US poll: ‘renewables not nuclear’
US President Bush has suggested that ‘Nuclear power will help us deal with the issue of greenhouse gases... Nuclear power helps us protect the environment’, and in May the White House announced that a special working group, led by the National Economic Council, has been established to oversee the expansion of nuclear power in the United States, unofficially referred to as the nuclear accelerator working group. However, a national survey by the Civil Society Institute, a nonpartisan and nonprofit think tank, found that 61% of Americans think nuclear power is too costly and too far in the future to address climate change, and favour renewables /increased energy saving. According to the survey, 75% would be concerned if ‘nuclear power was focused on at the expense of renewable, clean and safe alternative energy solutions’ such as ‘solar, wind and other less expensive and more rapidly delivered energy solutions’.
IEER on Nuclear
The US based Institute for Energy and Environmental Research (IEER)

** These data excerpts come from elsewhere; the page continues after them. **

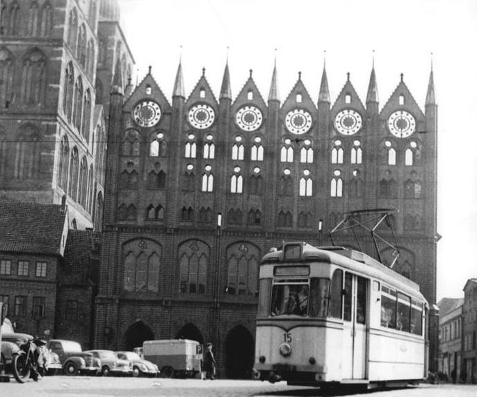 Stralsund, Rathaus, Straßenbahn Zentralbild Lehmann 7.4.1966 Strassenbahn für immer pensioniert Die Stralsunder Straßenbahn, die der Bevölkerung der Hafenstadt 66 Jahre lang treue Dienste geleistet hat (hier vor dem historischen Rathaus), wird am 7.April 1966 für immer pensioniert. Infolge ihrer Alterserscheinungen war sie zu langsam und ein Verkehrshindernis geworden. Durch modere Stadtbusse wird die Straßenbahn ersetzt. Durch diese Umstellung werden die Einwohner der Hafenstadt wesentlich schneller befördert werden. Information added by Wikimedia users.Das Bild zeigt die letzte Fahrt der Straßenbahn in Stralsund über den Alter Markt (Stralsund), im Hintergrund das Stralsunder Rathaus.
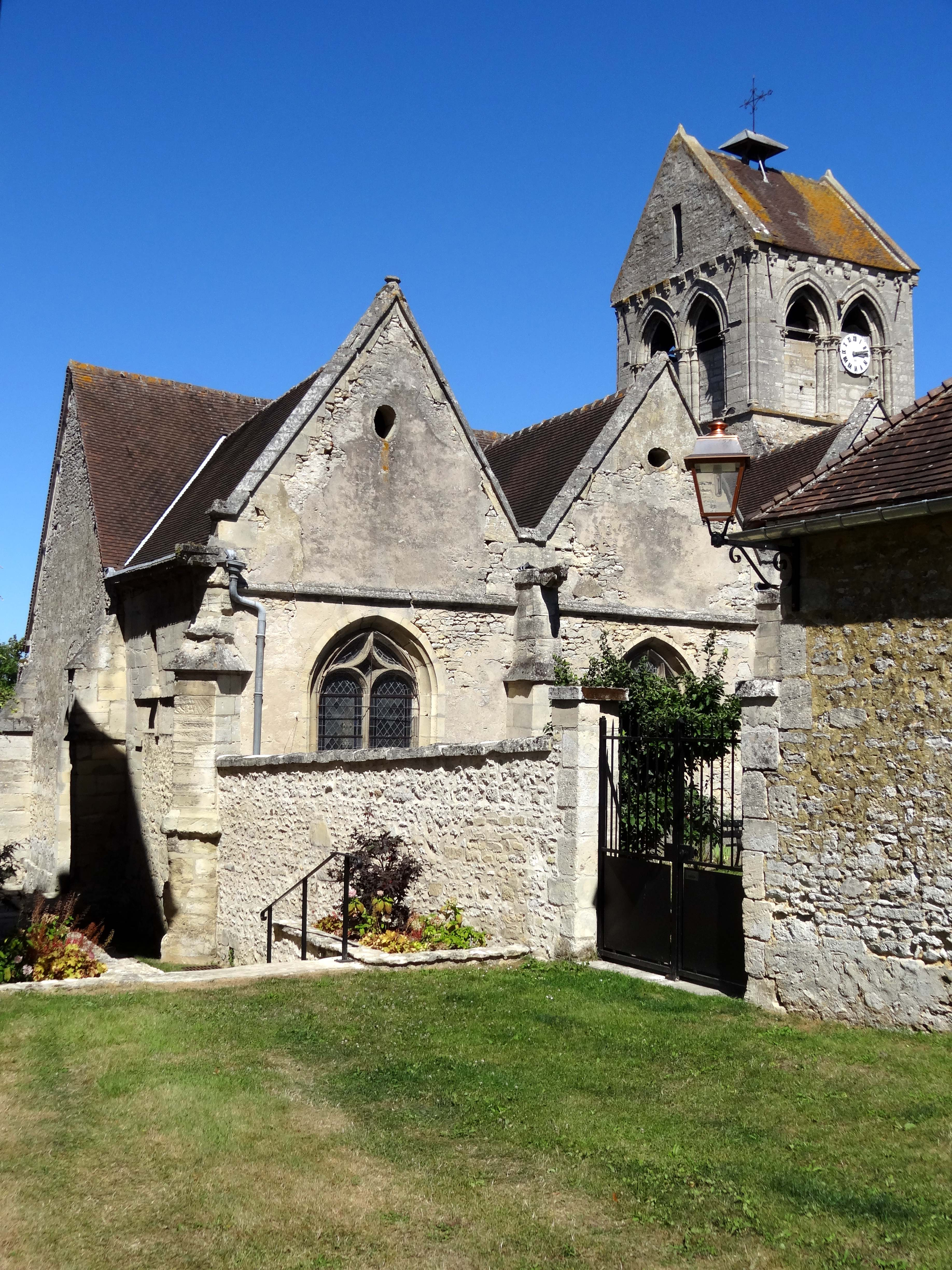 Église Saint-Gervais-et-Saint-Protais de Vaudancourt - voir titre.
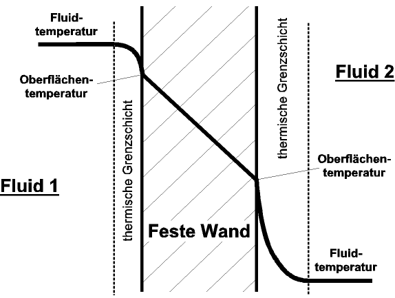 Wärmedurchgang, Wand mit beidseitiger Konvektion
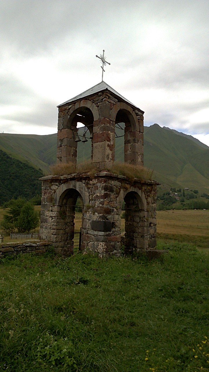 მთავარმოწამის ეკლესიის კომპლექსი
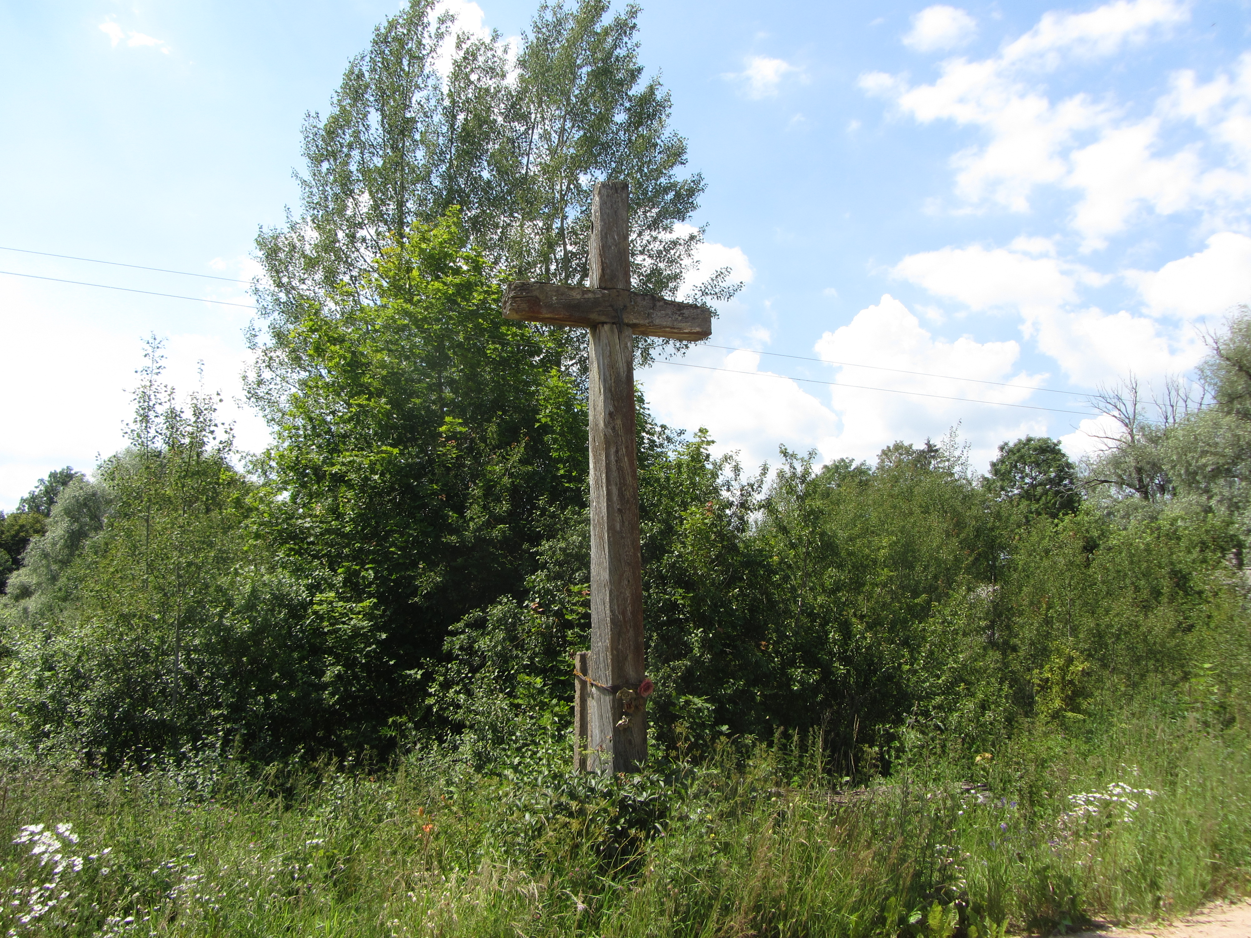 Pociūnai 30281, Lithuania

has produced a very timely, comprehensive and hard hitting book on nuclear
power: ‘Insurmountable Risks: The Dangers of Using Nuclear Power
to Combat Global Climate Change’ by Brice Smith. Download the
executive summary from:
‘Fusion is renewable’
The international consortium that is to construct ITER, the $5bn International Thermonuclear Experimental Reactor, at Cadarache, S.France, involves the US, Japan, China, Russia, India, S.Korea & the EU. It is expected to be completed by 2015 and to operate for 20 years. US energy secretary Samuel Bodman said ‘As partners in ITER, we are pursuing the promise of unlimited, clean, safe, renewable and commercially available energy from nuclear fusion, which has the potential to significantly strengthen energy security, at home and abroad. Fusion is renewable; commercial fusion reactors would use lithium and deuterium, both readily available natural resources.’ The US Dept. of Energy has already allocated $25m to ITER and Bush has asked for $60m next year.